* **Task**:
Without pictures, repeat the lines of the entries from the one containing "Arcosecante. Immagine creata con GNUplot." through the last, both ends included, and nothing else.
Records shown section start
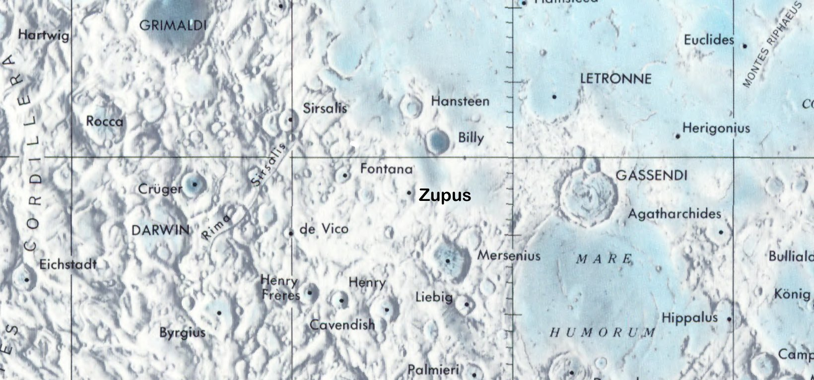 Cráter lunarZupus . Localización. (Lunar Chart LPC1. Second Edition)
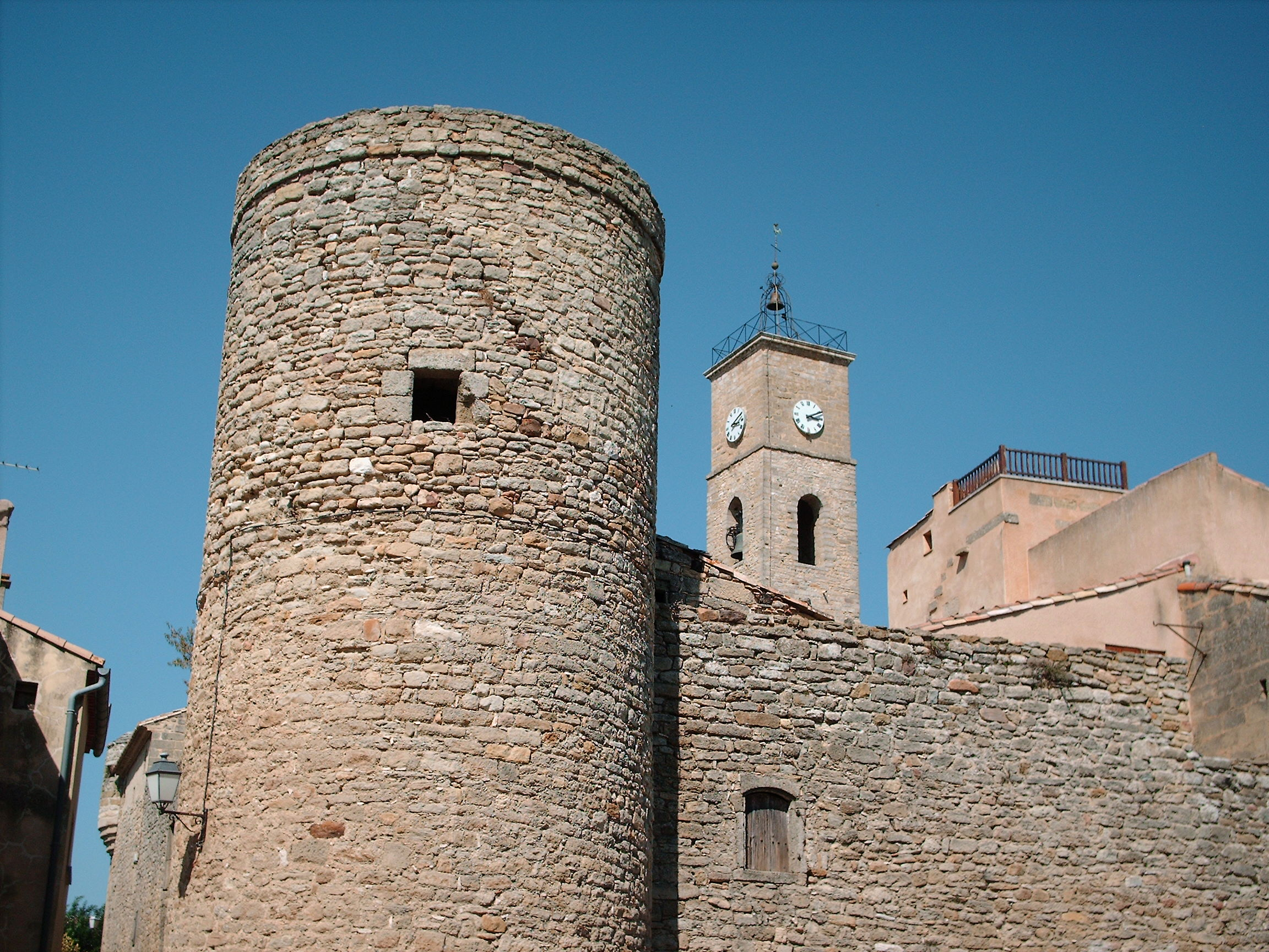 le fort de st laurent la vernède et le clocher
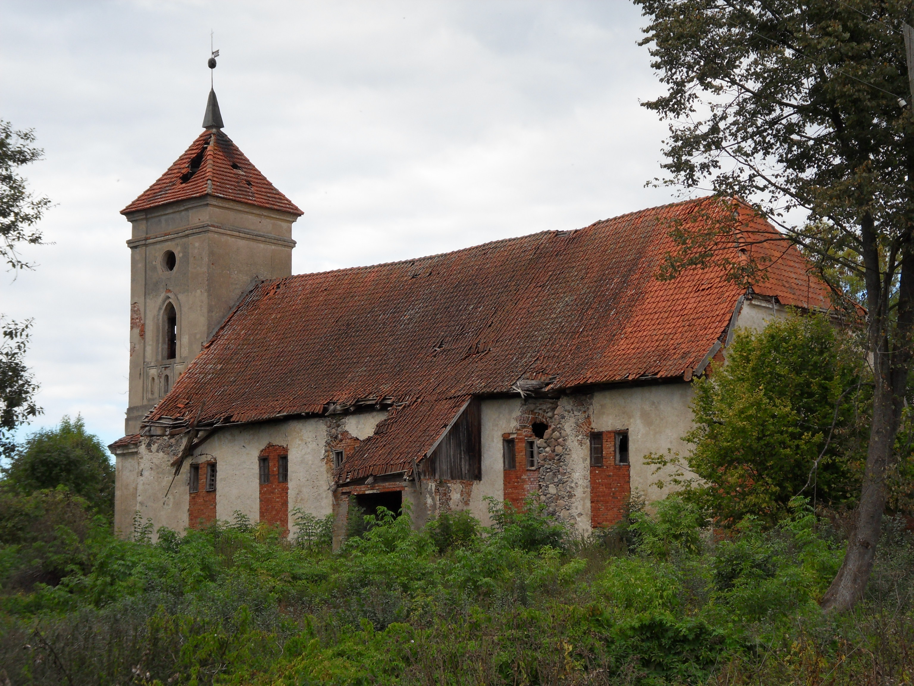 Kirche Mulden Südseite
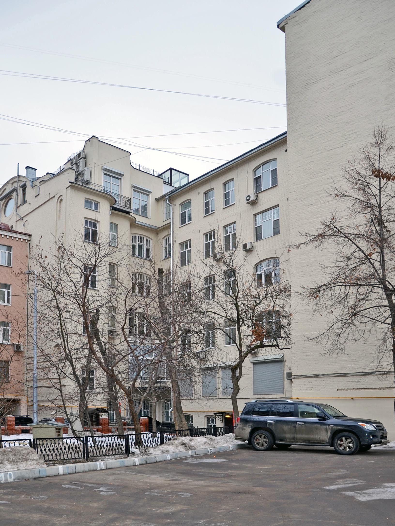 Доходный дом Исакова вид со двора
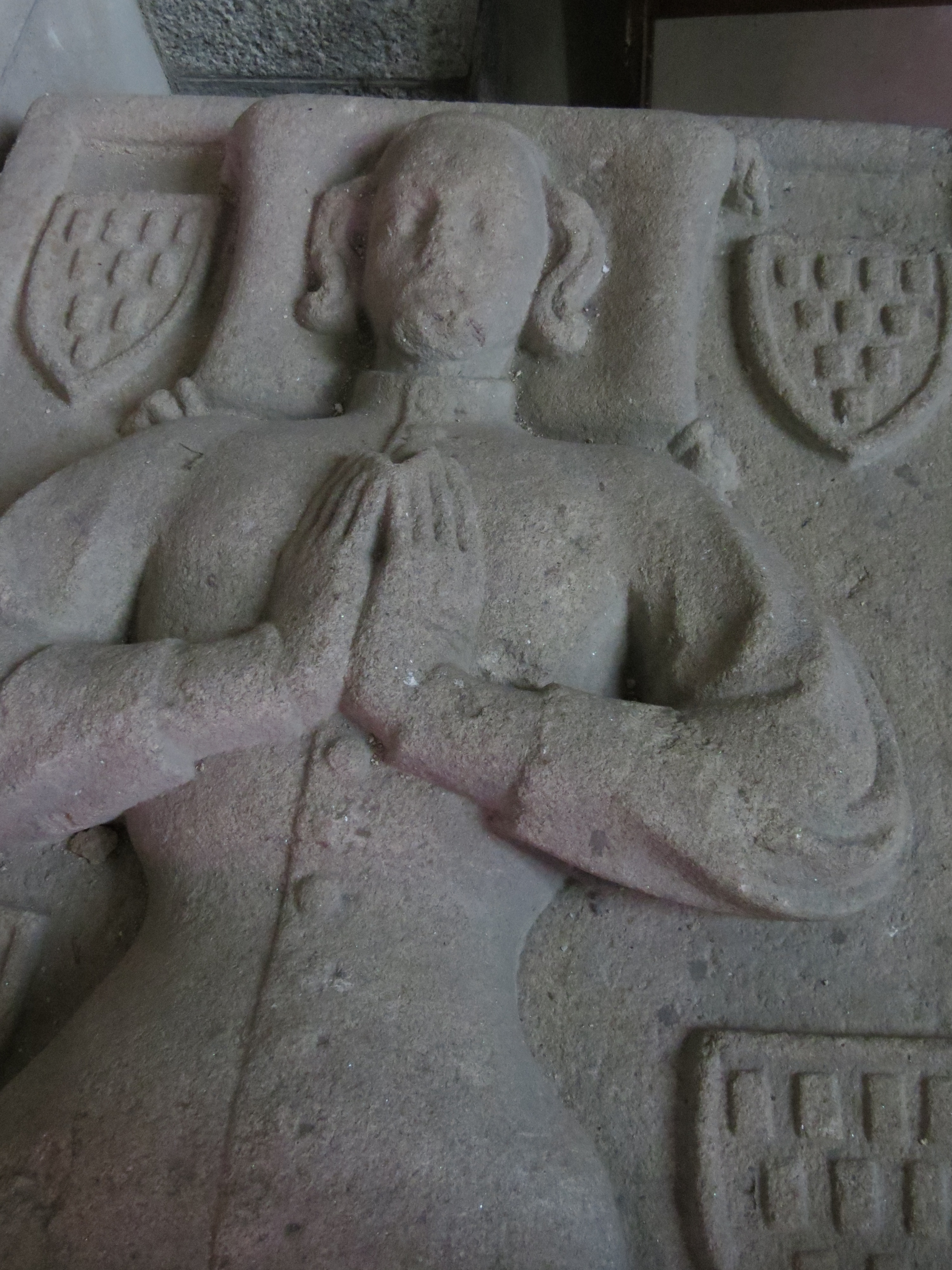 Gisant de Tiphaine Du Guesclin († 1417), nièce de Bertrand Du Guesclin, épouse de Jehan (V) de Beaumanoir.
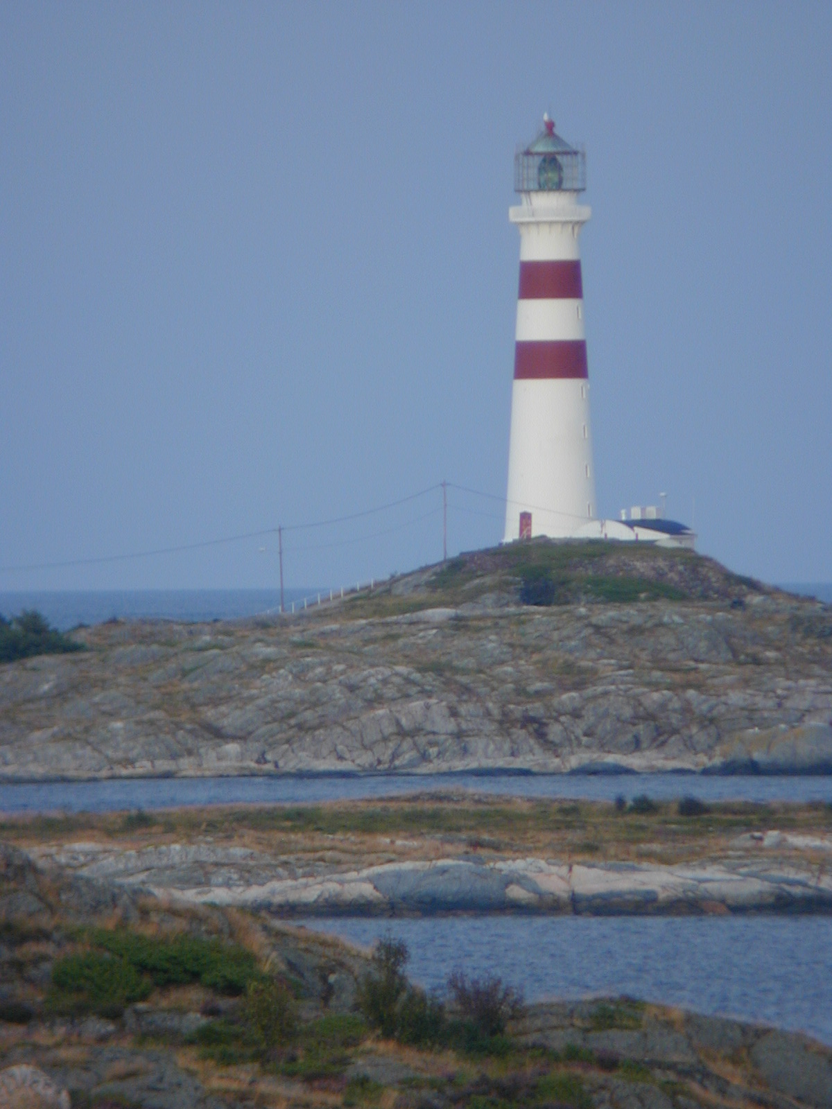 Oksøy fyrstasjon
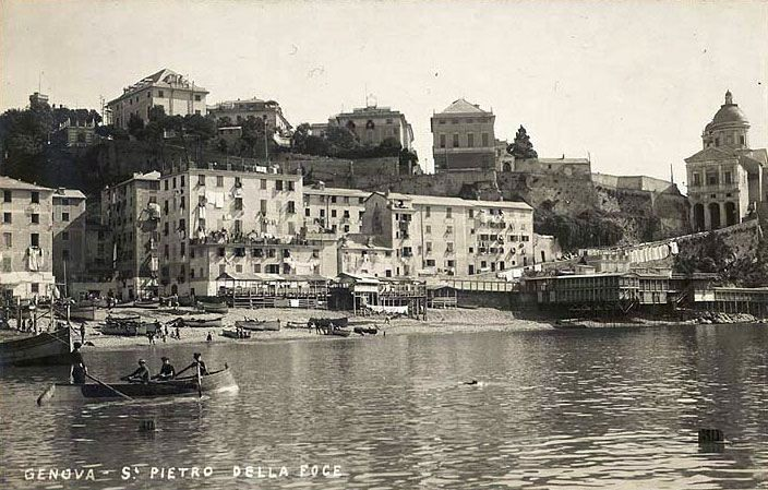 Immagini di fine Ottocento o inizio Novecento del quartiere della Foce, Genova, Liguria, Italia
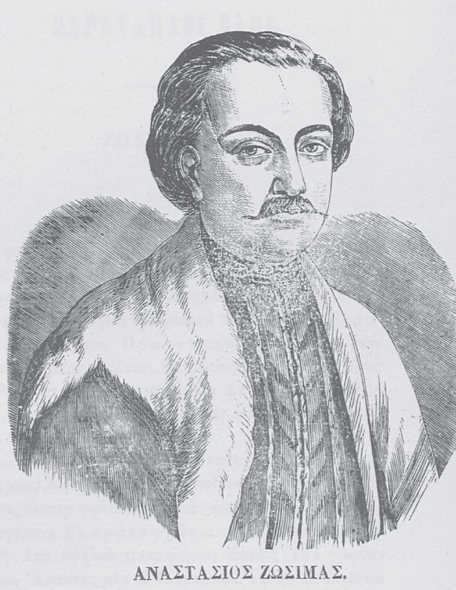 Anastasios Zosimas, Griechischer Stifter, 19. Jahrhundert
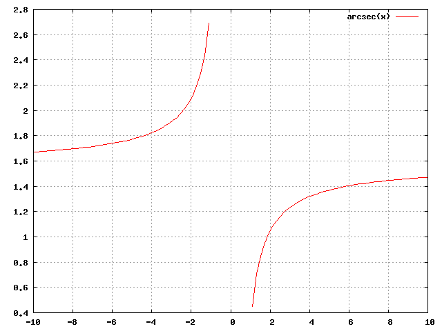 Arcosecante. Immagine creata con GNUplot.
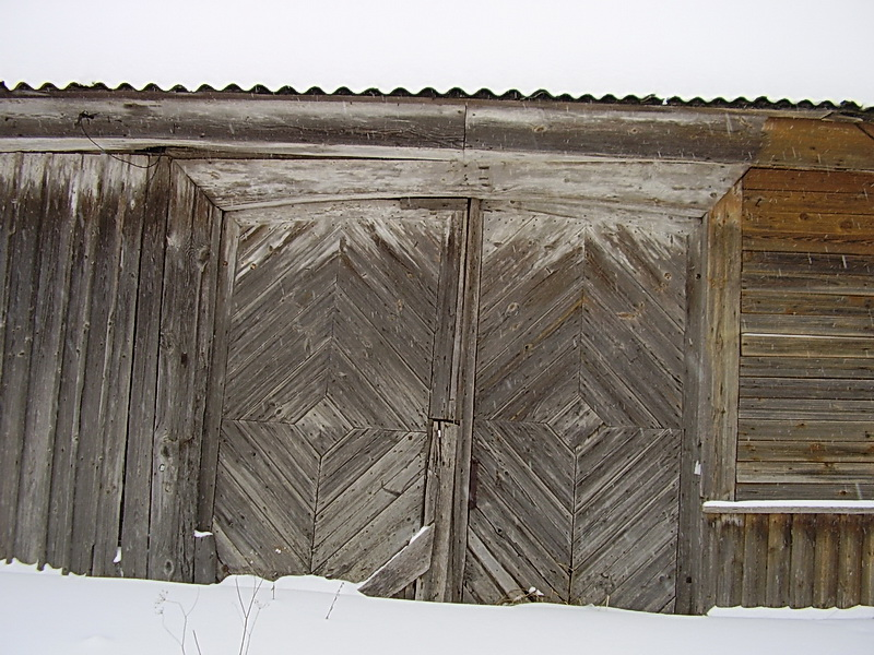 Нача. Карчма
Records shown section end
* **Solution below**:
 Arcosecante. Immagine creata con GNUplot.
 Нача. Карчма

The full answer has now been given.